Moscow's stock exchange (MICEX) had a market capitalisation of just over $500 million before the present crisis, far too little for a country with aspirations to be a great power. In the context of the newborn Eurasian Economic Union (EEU), there has been talk about promoting Kazakhstan's former capital Almaty, rather than Moscow, as the bloc’s financial hub.
Taken together, the relative weakness of the German and Russian stock markets suggests that an alliance - or even a merger - of the two would benefit both. Could Frankfurt look east instead of west?
Financial cooperation between Germany and Russia is not a new idea. Before the outbreak of the global crisis, on 21 December 2006, DB and MICEX actually signed a "cooperation agreement". Their cooperation gained momentum over the years, and benefited from the relatively smooth relations between the west and Russia in the early 2010s; the two exchanges signed a "letter of intent" on 16 November 2012 in the presence of Angela Merkel and Vladimir Putin.
In those years, Russia saw Germany as a reliable player with which to deepen a strategic partnership and penetrate western markets, while Germany was interested in the opportunities of a country in full, if tumultuous, economic expansion. The outbreak of conflict in Ukraine then sealed off any further cooperation. DB spent much of 2014 seeking to expand in east Asia (where it is small by comparison with Shanghai-Hong Kong, Tokyo, and even Sydney and Shenzhen) and Africa (where countries such as China have an edge). In this financial environment a German-Russian capital market would make sense. A merger or alliance between the two stock exchanges might even be a stepping-stone towards reconciliation between the two European powers and, in a broader sense, between the European Union and Eurasia.
A new start
Some German politicians and leaders, including the ex-chancellors Helmut Schmidt and Gerhard Schröder) have called for a more conciliatory approach towards Russia. They cite the fact that economic sanctions on Russia are also hurting Germany, several central European member-states (Austria, Czech Republic, Hungary, Slovakia), and by extension the EU as a whole.
Germany’s foreign secretary, Frank-Walter Steinmeier of the Social Democratic Party (SPD), has consistently supported dialogue and compromise with Russia. In an interview with Der Spiegel on 23 December 2014, he said: "We need to make a new start at some stage. I have already suggested that we explore the option of a dialogue between the European Union and the Eurasian Economic Union. That would allow us to talk both about economic synergies and about how we deal with conflicts of interest.”
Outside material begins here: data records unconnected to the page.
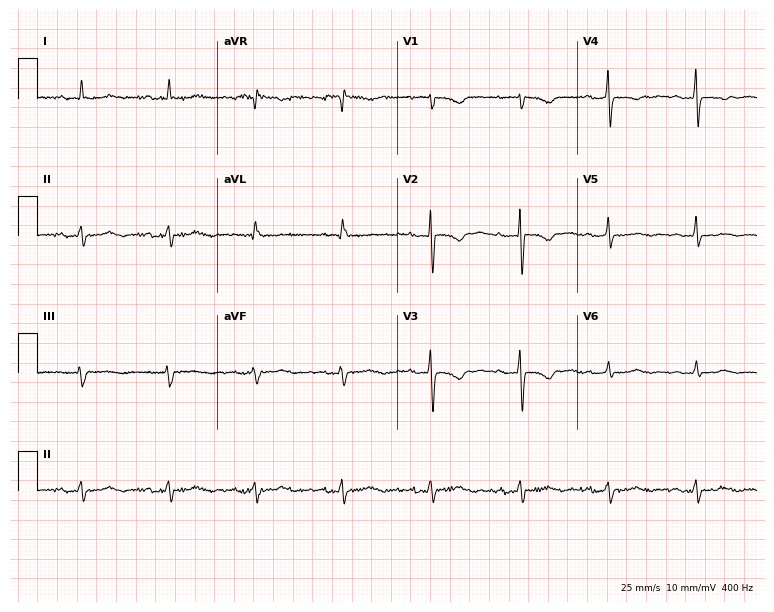
Electrocardiogram, a 35-year-old woman. Interpretation includes first-degree AV block.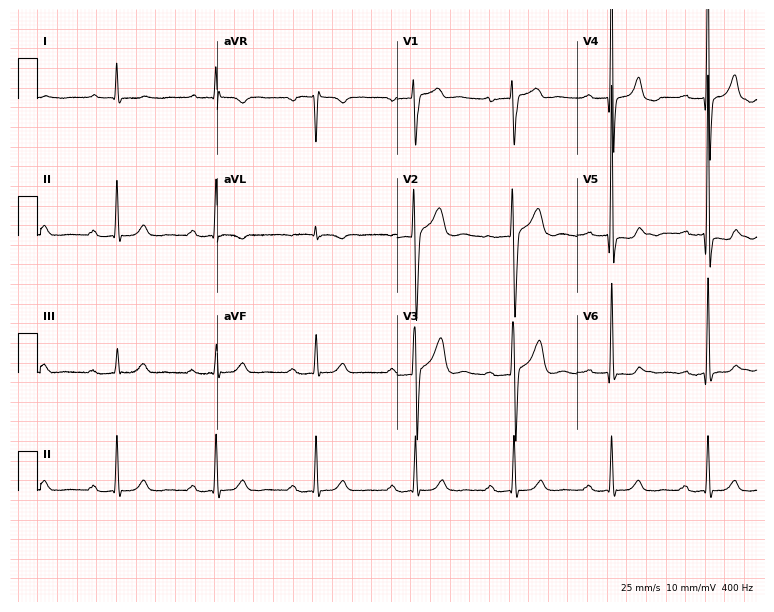
12-lead ECG from a male patient, 66 years old. Labelled as a normal ECG.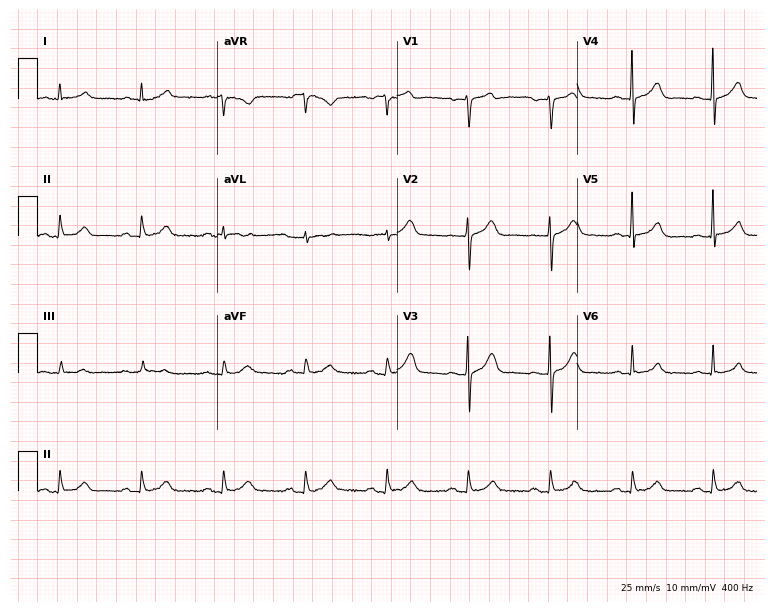
ECG — a 77-year-old man. Screened for six findings — first-degree AV block, right bundle branch block (RBBB), left bundle branch block (LBBB), sinus bradycardia, atrial fibrillation (AF), sinus tachycardia — none is recorded. Only these six findings were labelled.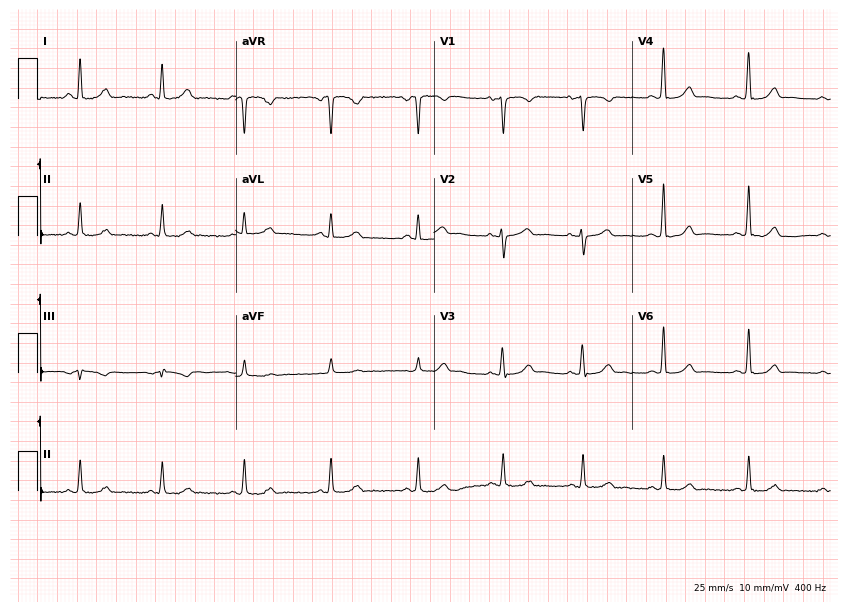
Resting 12-lead electrocardiogram. Patient: a 36-year-old female. Read as a normal ECG.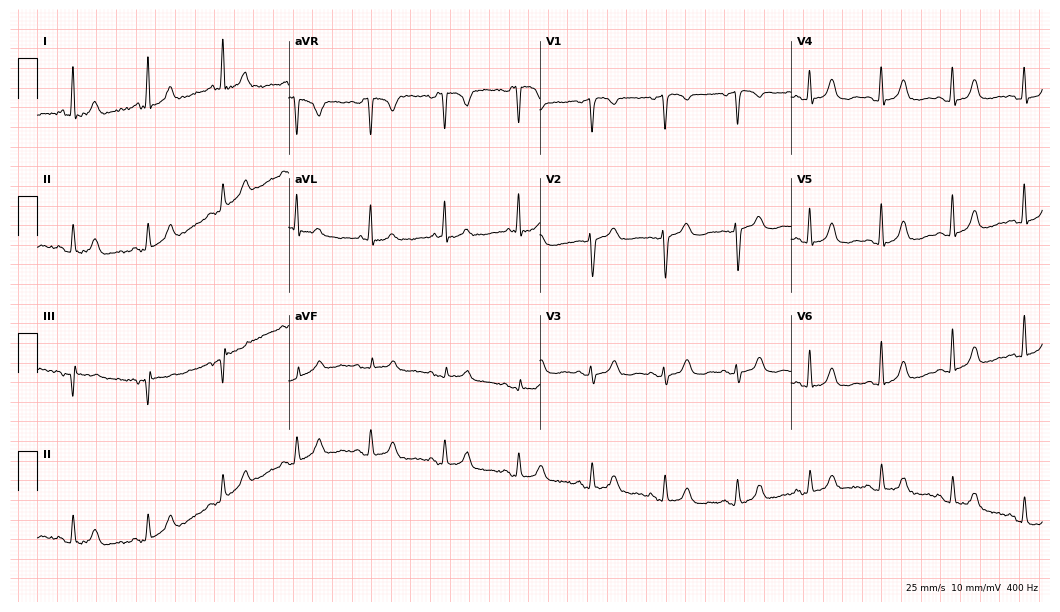
Electrocardiogram, a woman, 82 years old. Of the six screened findings (first-degree AV block, right bundle branch block (RBBB), left bundle branch block (LBBB), sinus bradycardia, atrial fibrillation (AF), sinus tachycardia), none is recorded. Findings outside these six are not listed.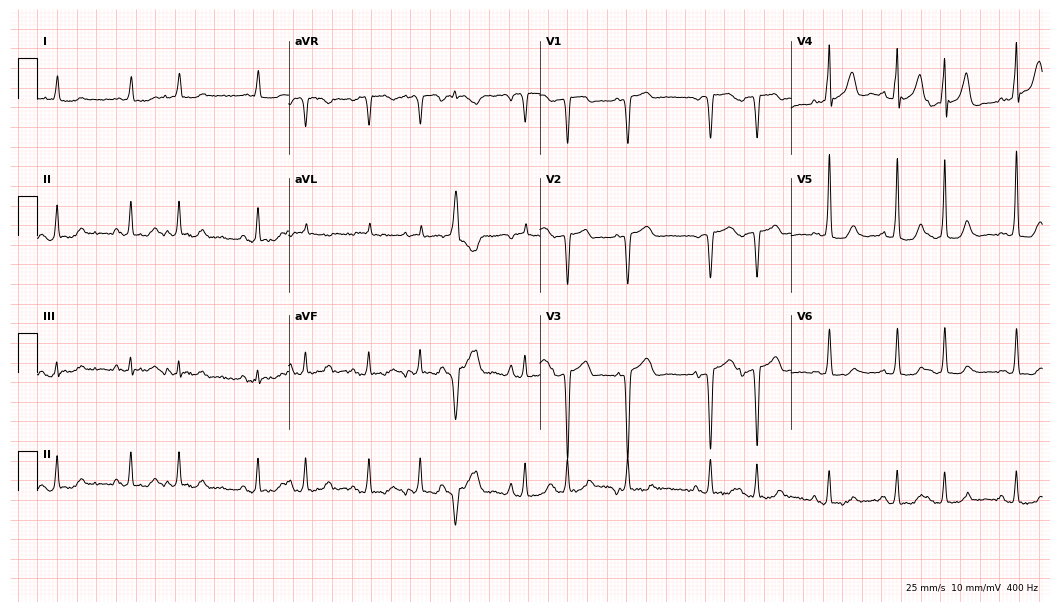
ECG (10.2-second recording at 400 Hz) — a woman, 82 years old. Screened for six findings — first-degree AV block, right bundle branch block (RBBB), left bundle branch block (LBBB), sinus bradycardia, atrial fibrillation (AF), sinus tachycardia — none is recorded.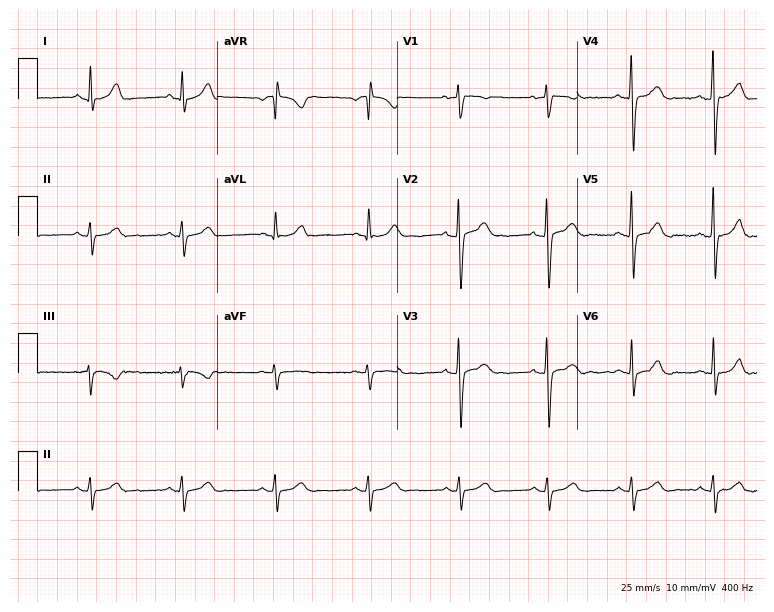
Standard 12-lead ECG recorded from a male, 30 years old (7.3-second recording at 400 Hz). None of these six findings is recorded: first-degree AV block, right bundle branch block (RBBB), left bundle branch block (LBBB), sinus bradycardia, atrial fibrillation (AF), sinus tachycardia.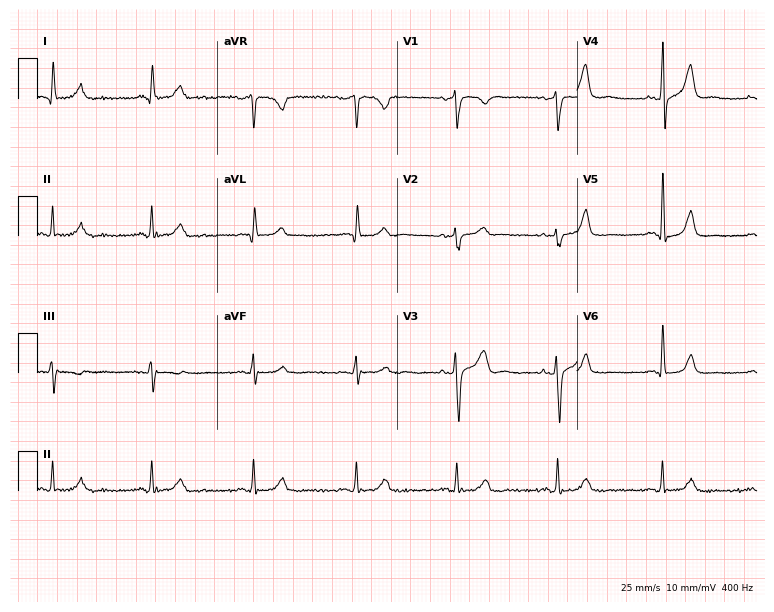
ECG (7.3-second recording at 400 Hz) — a male patient, 51 years old. Labelled as a normal ECG.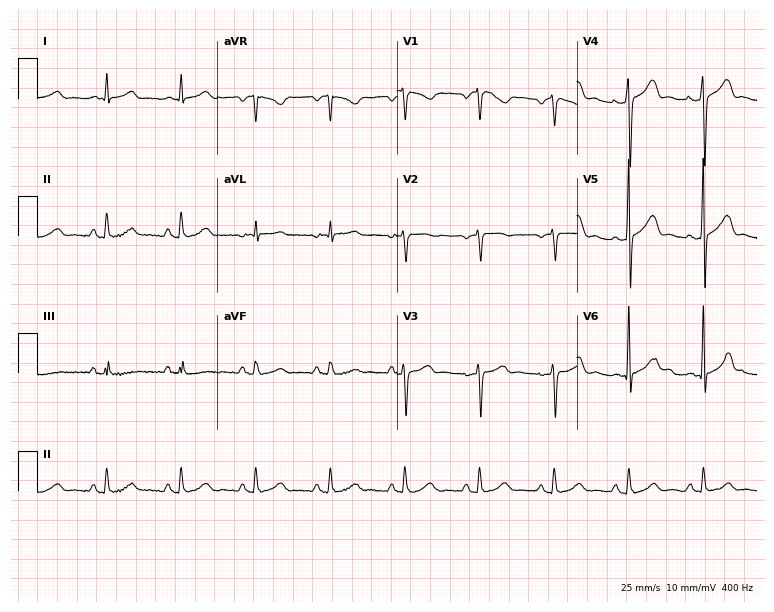
12-lead ECG from a 66-year-old male (7.3-second recording at 400 Hz). Recorded interpretation: within normal limits.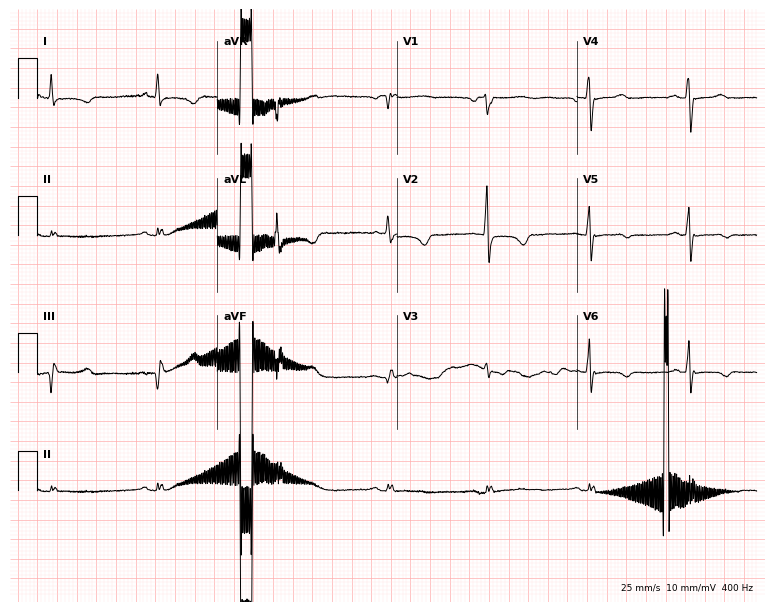
Standard 12-lead ECG recorded from a woman, 65 years old. None of these six findings is recorded: first-degree AV block, right bundle branch block, left bundle branch block, sinus bradycardia, atrial fibrillation, sinus tachycardia.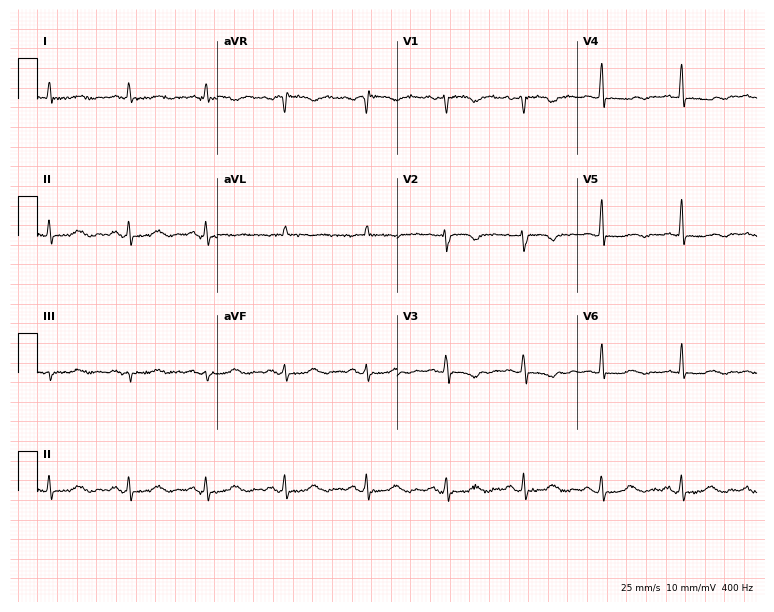
12-lead ECG from a female, 61 years old (7.3-second recording at 400 Hz). No first-degree AV block, right bundle branch block, left bundle branch block, sinus bradycardia, atrial fibrillation or sinus tachycardia recorded for this tracing.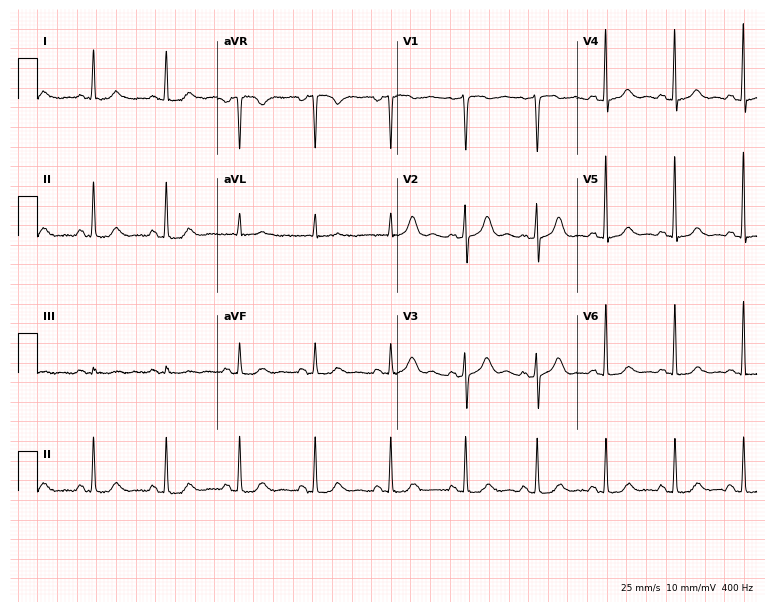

In the views of such figures, the new start would mean not giving in to Putin’s requests but promoting a kind of new Ostpolitik - referring to the opening to the Soviet bloc pursued by the West German government of Willy Brandt in the 1970s - in which firmness and realism go hand-in-hand with deep understanding of Russia’s politics and history.
A new start is indeed badly needed. Russian and German fragilities on their own make a fresh rapprochement between Moscow and Berlin desirable. On a wider stage, the EU and Russia have at some point to restart cooperation across a range of shared interests - security, diplomacy, business, culture, and education. A recharge would also boost the EU’s self-confidence and independence from decisions which are often taken in Washington and enjoy little European support. The creation of a common financial hub would be an opportunity to become more independent from American and Chinese dominance in global exchanges. Will European and Russian leaders take note?